In considering Veer Ecology: A Companion for Environmental Thinking, it is perhaps fitting to first think of roots. In the foreword to the text, Cheryll Glotfelty acknowledges the theoretical forbear of the text as Nicholas Royle's Veering: A Theory of Literature, which proposes an intellectual approach that resists the straightforward and allows for the sometimes contradictory and unruly production of meaning within a given text. Royle provides the "Afterword" to the current volume, explaining how the essays therein participate in critical and literary veering as they "make unexpected moves, they swerve, slow down, zoom in or out, often to surprising (and at moments, uncanny) effect" (470). Glotfelty also identifies Veer Ecology as the third in a trilogy of texts by the editors, after Cohen's Prismatic Ecology: Ecotheory beyond Green and Cohen and Duckert's Elemental Ecocriticism: Thinking with Earth, Air, Water, and Fire. Both of these previous texts engage the senses to de-center the human and encourage a reconsideration of the dynamic materiality of the environment.

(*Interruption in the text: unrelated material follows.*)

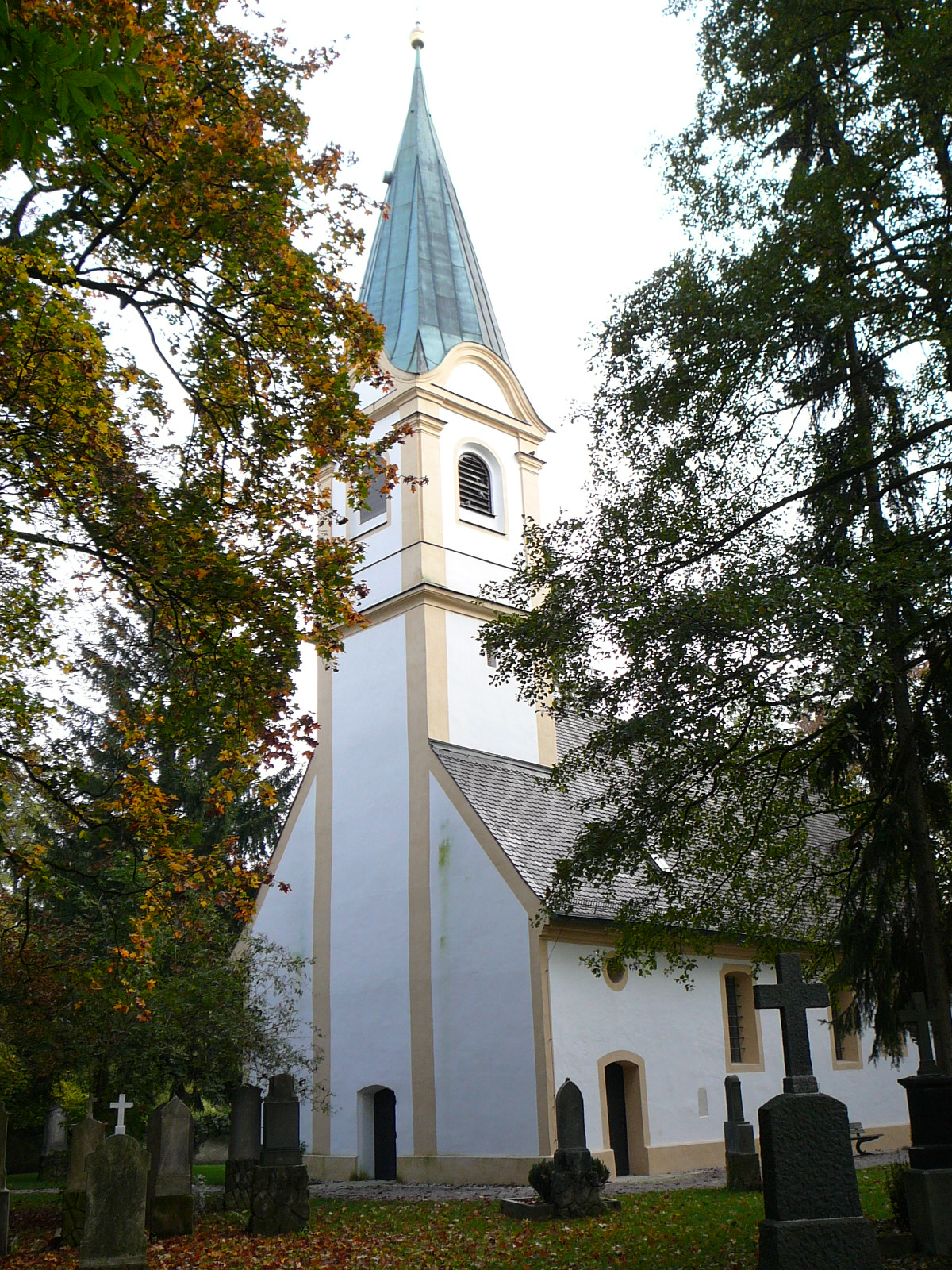 Kirche St. Georg in Steinkirchen/Planegg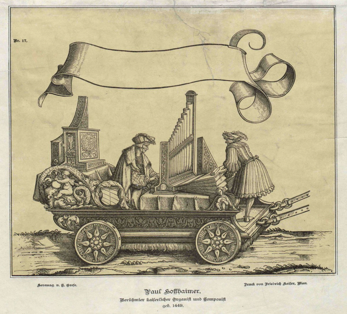 Paul Hoffhaimer. Berühmter kaiserlicher Organist und Componist. Geb. 1449. Hrsg. von G. Grefe. Druck von Friedrich Kaiser, Wien.

This dynamism is at the heart of the editorial charge behind the text that combines Royle's conception of a veering criticism with the deep ecological focus of Cohen and Duckert. Each of the thirty contributors to the volume (including Cohen) was tasked with providing an essay focused on a verb that the author considered a "vital term to think with for ecological and environmental theory" (vii). The result is a wildly varied host of conceptual frames from the environmentally direct (e.g. Vegetate, Compost, Sediment, Rain) to the ecologically allusive (e.g. Attune, Try, Wait, Unmoor). However, the lack of a single, rigidly defined topical focus reaffirms, rather than undermines, one of the key conceits of the collection, which is an acknowledgement of the role of play in the natural world and our relationships to it.
Correspondingly, in keeping with the editors' playful invitation to their text, "Welcome to the Whirled" (3), the essays are not presented in any regimented, hierarchical order, but rather ricochet from one subject and interpretive frame to the next. For example, in their essay "Ape," Holly Dugan and Scott Maisano revisit non-human productions of Shakespeare's plays to interrogate the relationships between species (humans, apes, and sheep, in this case) and the cultural functions and currency of the dramas. This essay is followed by Rebecca Scott's "Love," in which the author explores the varieties of environmental love, from her native, yet reluctant, love of the degraded creek near her home, to the self-destructive love of coal country, to the queer ecosexuality found in the work of performance artists Beth Stephens and Annie Sprinkle. The two essays have little direct content in common, with Dugan and Maisano focusing on interspecies connections and Scott interrogating love of landscape. However, they circle the common concern with problematizing the status quo in the relationship between the human and non-human.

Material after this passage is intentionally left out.